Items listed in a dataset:

==================================================

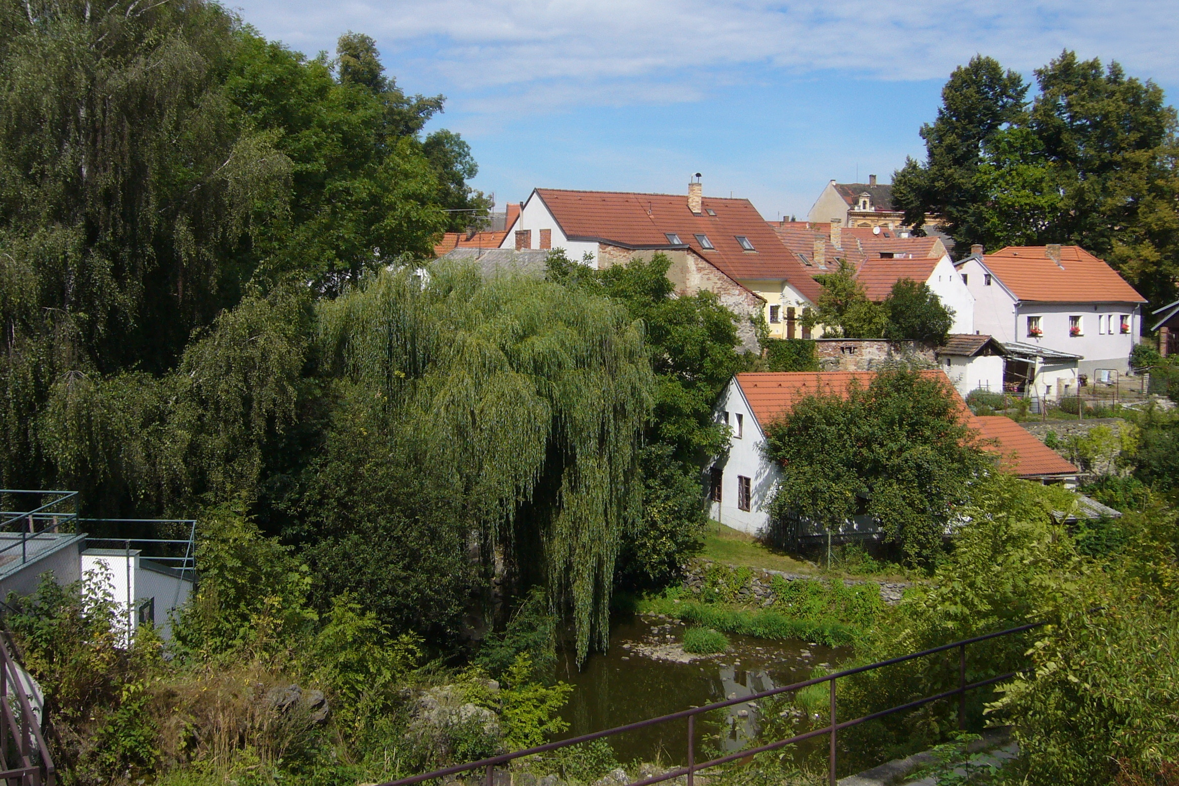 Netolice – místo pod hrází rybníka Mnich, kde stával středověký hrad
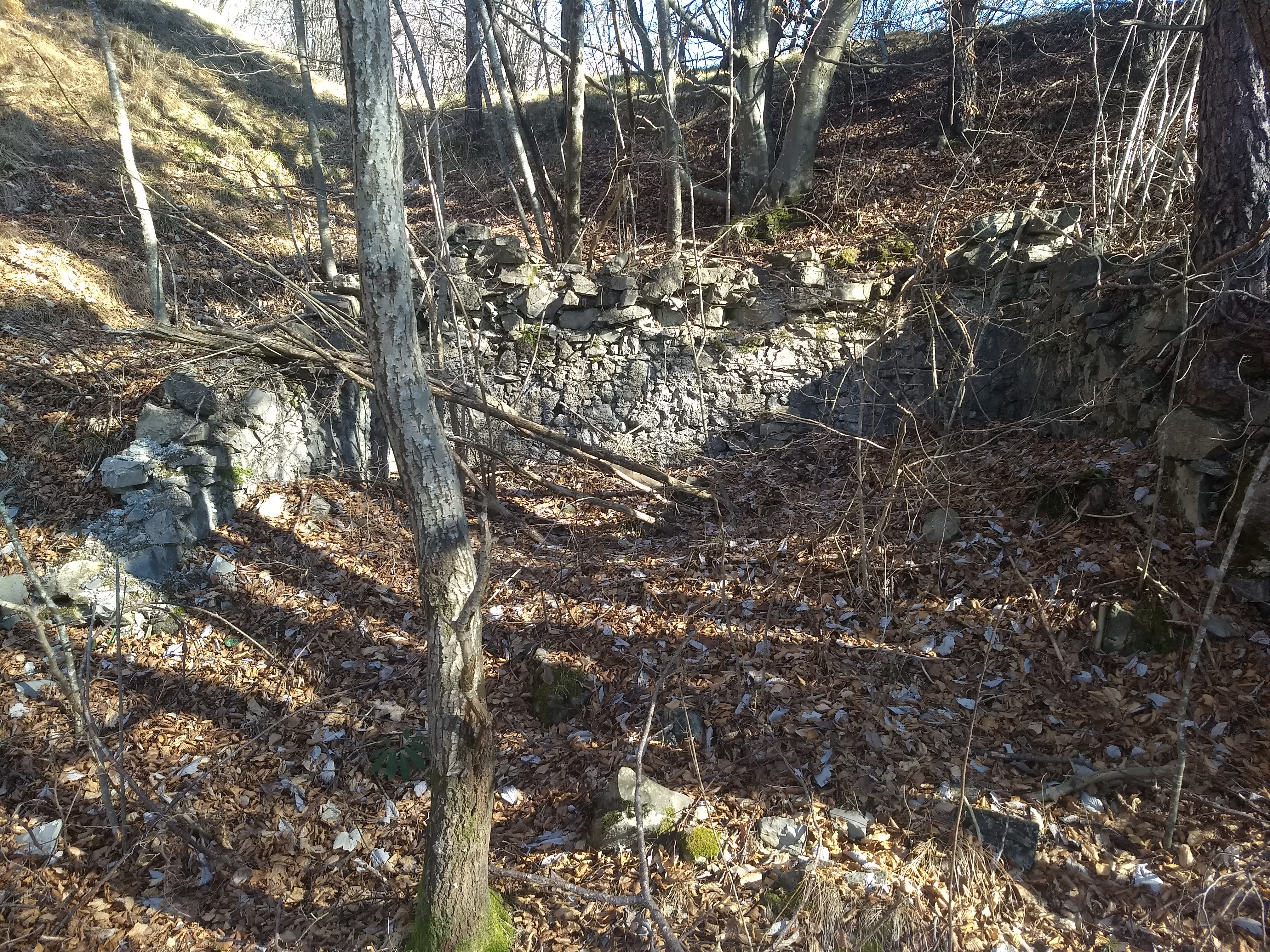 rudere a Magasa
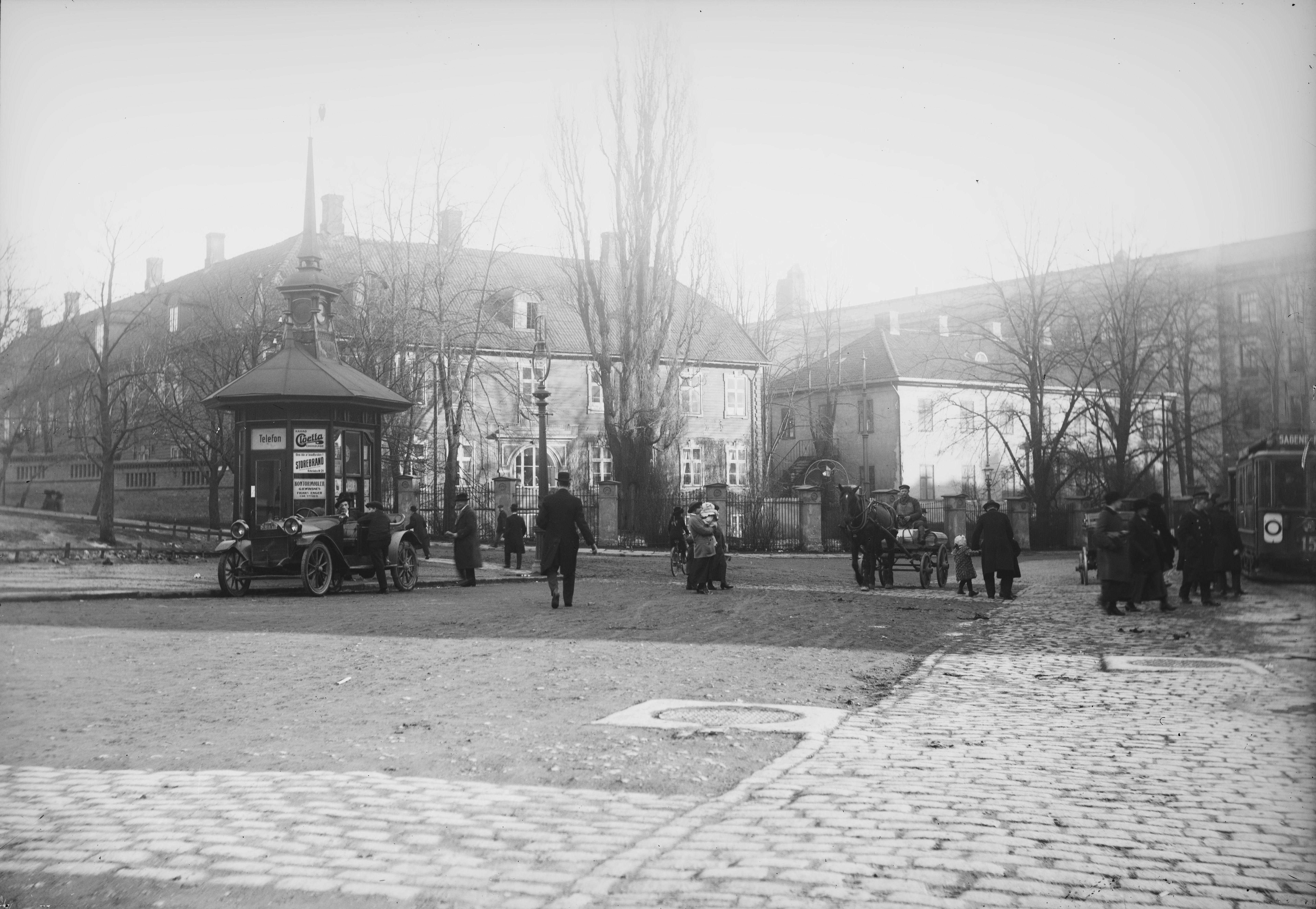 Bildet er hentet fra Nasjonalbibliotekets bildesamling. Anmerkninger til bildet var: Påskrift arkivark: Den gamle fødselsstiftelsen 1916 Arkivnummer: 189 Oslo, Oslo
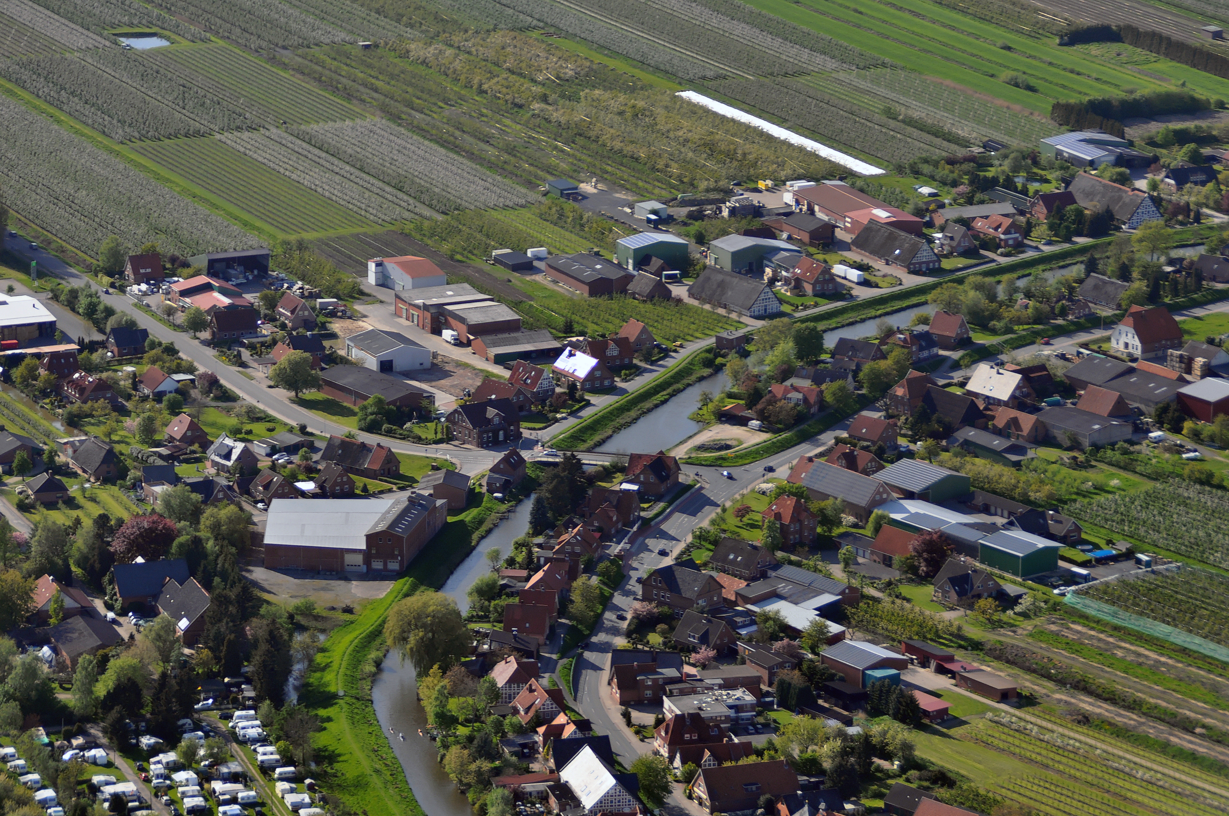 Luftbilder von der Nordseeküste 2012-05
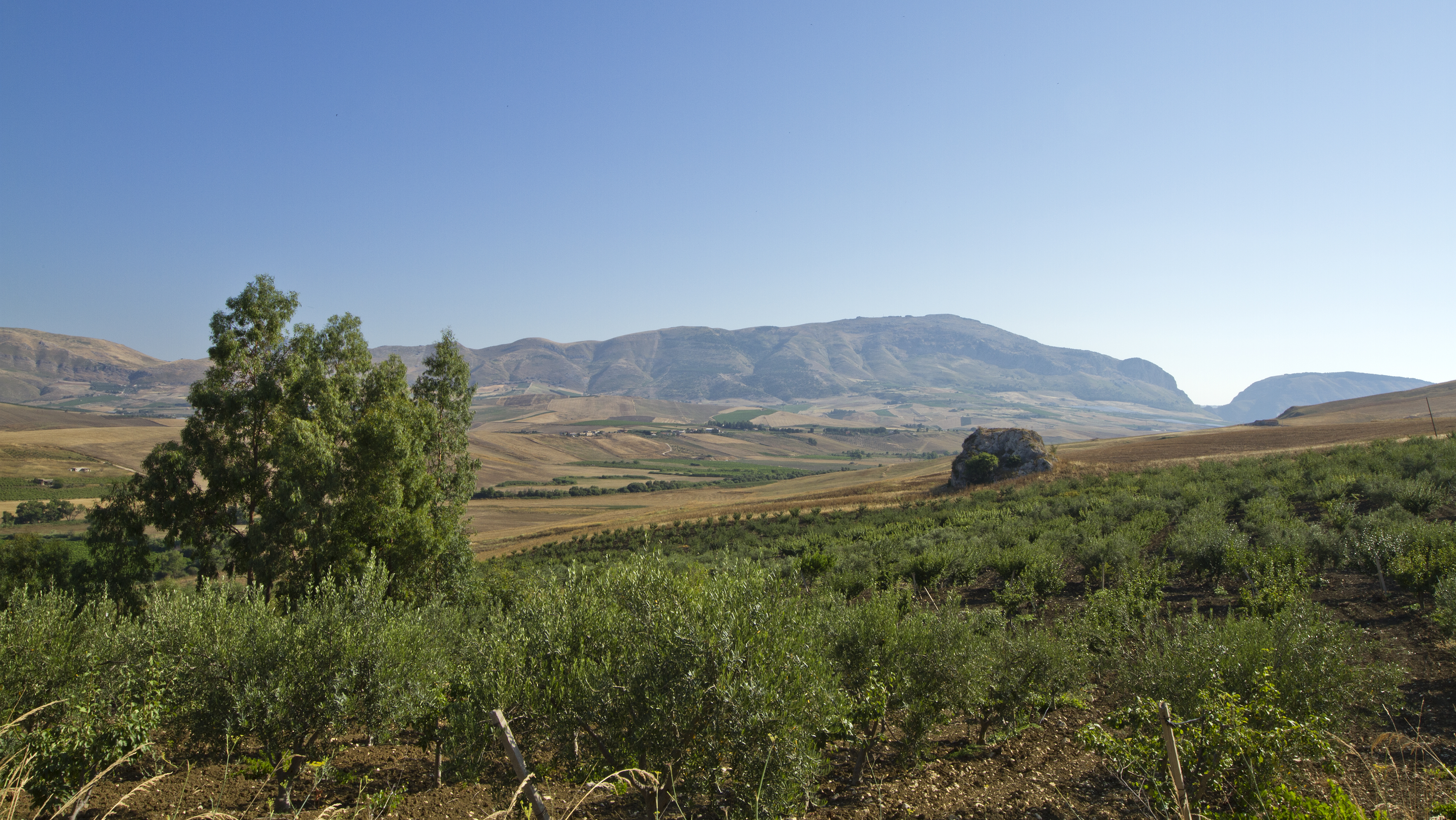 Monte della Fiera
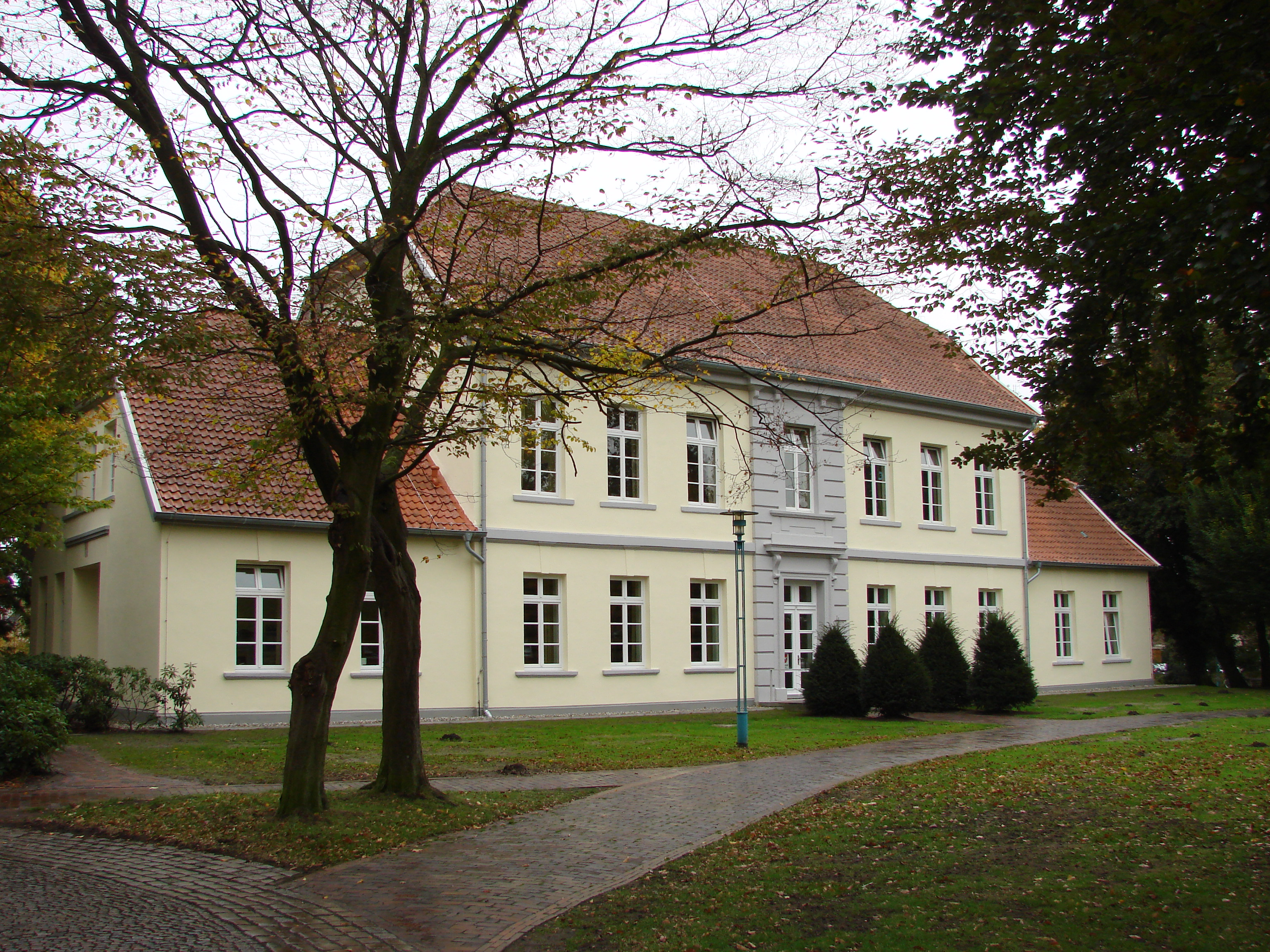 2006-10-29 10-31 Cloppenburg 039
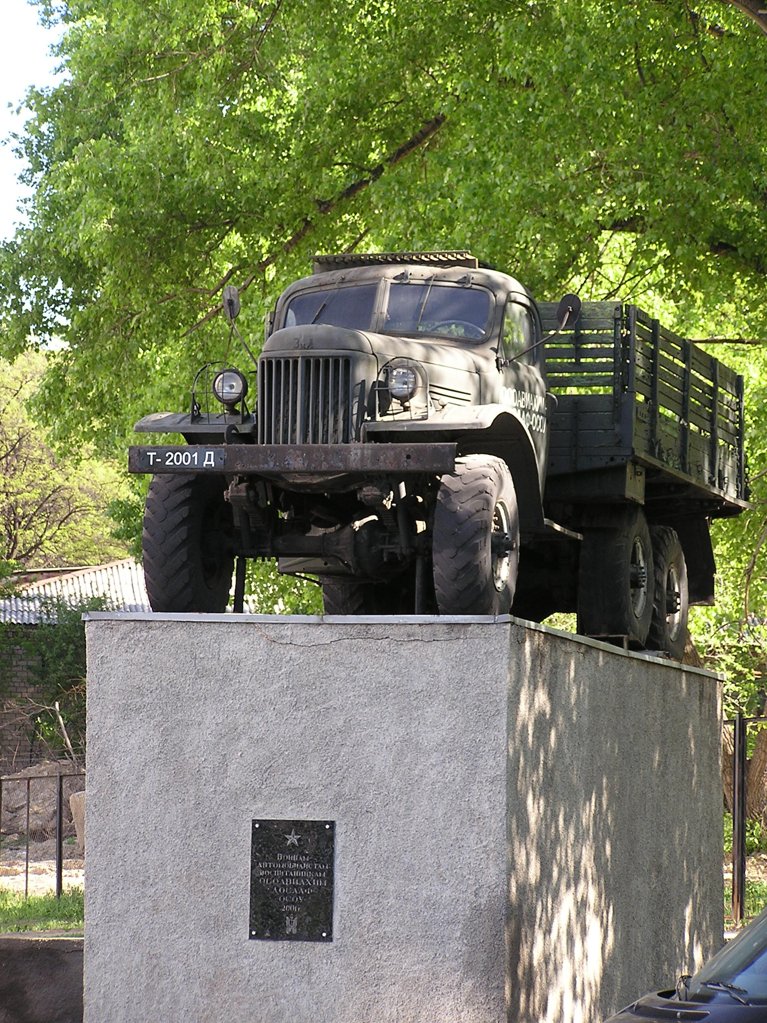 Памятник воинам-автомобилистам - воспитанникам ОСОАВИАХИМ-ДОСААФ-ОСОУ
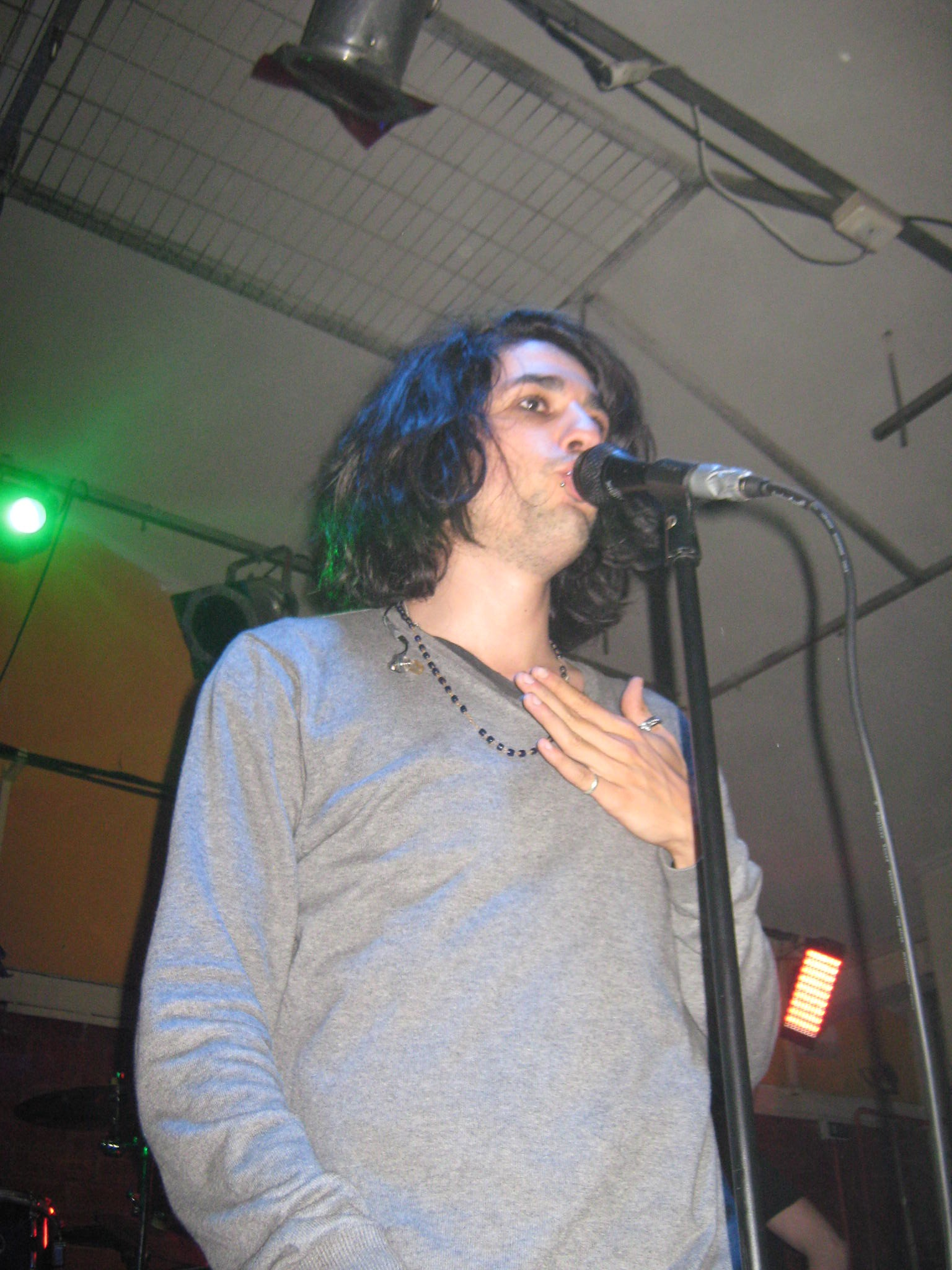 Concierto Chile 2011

==================================================

Work instructions
Nothing but the lines from the one containing "rudere a Magasa" to the last line of the records should be returned, exactly as they appear and without pictures.

Solution to this task
 rudere a Magasa
 Bildet er hentet fra Nasjonalbibliotekets bildesamling. Anmerkninger til bildet var: Påskrift arkivark: Den gamle fødselsstiftelsen 1916 Arkivnummer: 189 Oslo, Oslo
 Luftbilder von der Nordseeküste 2012-05
 Monte della Fiera
 2006-10-29 10-31 Cloppenburg 039
 Памятник воинам-автомобилистам - воспитанникам ОСОАВИАХИМ-ДОСААФ-ОСОУ
 Concierto Chile 2011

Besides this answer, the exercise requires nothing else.